Continue incrementally fetching task progress until the response is marked as finished. The final lines of output are included in this response.

export FIRST=86
curl --silent --show-error -L --max-redirs 0 --fail \
    -H "Authorization: Key ${CONNECT_API_KEY}" \
    "${CONNECT_SERVER}__api__/v1/tasks/${TASK}?wait=1&first=${FIRST}"
# => {
# =>   "id": "BkkakQAXicqIGxC1",
# =>   "output": [
# =>     "Completed packrat build against R version: '3.4.4'",
# =>     "Launching Shiny application..."
# =>   ],
# =>   "finished": true,
# =>   "code": 0,
# =>   "error": "",
# =>   "last": 88
# => }

Errors are indicated in the response by a non-zero code and an error message. It is likely that the output stream also includes information that will help you understand the cause of the error. Problems installing R packages, for example, appear in the lines of output.

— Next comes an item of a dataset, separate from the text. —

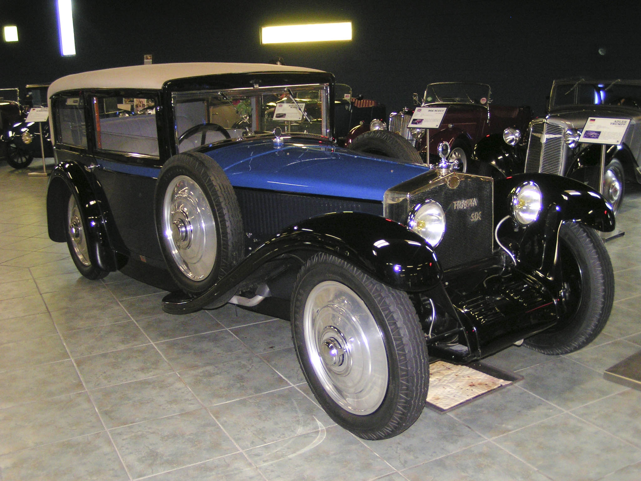 1930 Tracta E1930 Tracta E

Accessing deployed content

Deployed content can be accessed in the Connect dashboard, at the URL returned in the dashboard_url:

# Get the dashboard URL
DASHBOARD_URL=$(curl --silent --show-error -L --max-redirs 0 --fail \
    -H "Authorization: Key ${CONNECT_API_KEY}" \
    "${CONNECT_SERVER}__api__/v1/content/${CONTENT_GUID}" | jq -r .dashboard_url)

Content can also be accessed directly, without the Connect dashboard framing, via the content_url:

# Get the content URL
CONTENT_URL=$(curl --silent --show-error -L --max-redirs 0 --fail \
    -H "Authorization: Key ${CONNECT_API_KEY}" \
    "${CONNECT_SERVER}__api__/v1/content/${CONTENT_GUID}" | jq -r .content_url)

You can visit the CONTENT_URL in a browser, or use it to access content such as Plumber or Flask APIs. For example, if you have deployed a Plumber API that responds to POST requests on its /evaluate endpoint:

curl --silent --show-error -L --max-redirs 0 --fail -X POST \
    -H "Authorization: Key ${CONNECT_API_KEY}" \
    "${CONTENT_URL}evaluate"

Deploying a new version

You can deploy a new version of your content using the methods described above:

  • Upload a bundle
  • Deploy the bundle
  • Monitor the deployment task

Performing those tasks for a second time requires that your API client provide the content_guid returned when the content was first created.

Identifying content by name

Clients that cannot store the content GUID can provide a unique name to identify the content item to update.

When creating your content, specify a unique value in the name field:

export NAME="my-unique-app-name"
export DATA='{"name":"'${NAME}'"}'

curl --silent --show-error -L --max-redirs 0 --fail -X POST \
    -H "Authorization: Key ${CONNECT_API_KEY}" \
    --data "${DATA}" \
    "${CONNECT_SERVER}__api__/v1/content"

When deploying an update, you can get the content GUID using the name. Content names are guaranteed to be unique within a single user’s account, but it is possible for multiple users to create content with the same name. To ensure that a single content item is returned, provide the GUID of the user account that created the content.

# Get the GUID of the content creator (owner of this API key)
curl --silent --show-error -L --max-redirs 0 --fail -X GET \
    -H "Authorization: Key ${CONNECT_API_KEY}" \
    "${CONNECT_SERVER}__api__/v1/user"
# => {
# =>   "email": "user@example.com",
# =>   "username": "user",
# =>   ...
# =>   "guid": "0b609163-aad5-4bfd-a723-444e446344e3",
# => }

OWNER_GUID="0b609163-aad5-4bfd-a723-444e446344e3"

# Look up the app by name and owner
curl --silent --show-error -L --max-redirs 0 --fail -X GET \
    -H "Authorization: Key ${CONNECT_API_KEY}" \
    "${CONNECT_SERVER}__api__/v1/content?name=${NAME}&owner_guid=${OWNER_GUID}"
# => [
# =>   {
# =>     "guid": "ccbd1a41-90a0-4b7b-89c7-16dd9ad47eb5",
# =>     "name": "my-unique-app-name",
# =>     ...
# =>     "owner_guid": "0b609163-aad5-4bfd-a723-444e446344e3",
# =>   }
# => ]

CONTENT_GUID="ccbd1a41-90a0-4b7b-89c7-16dd9ad47eb5"

Then follow the usual update steps, passing in the CONTENT_GUID when uploading and deploying the bundle.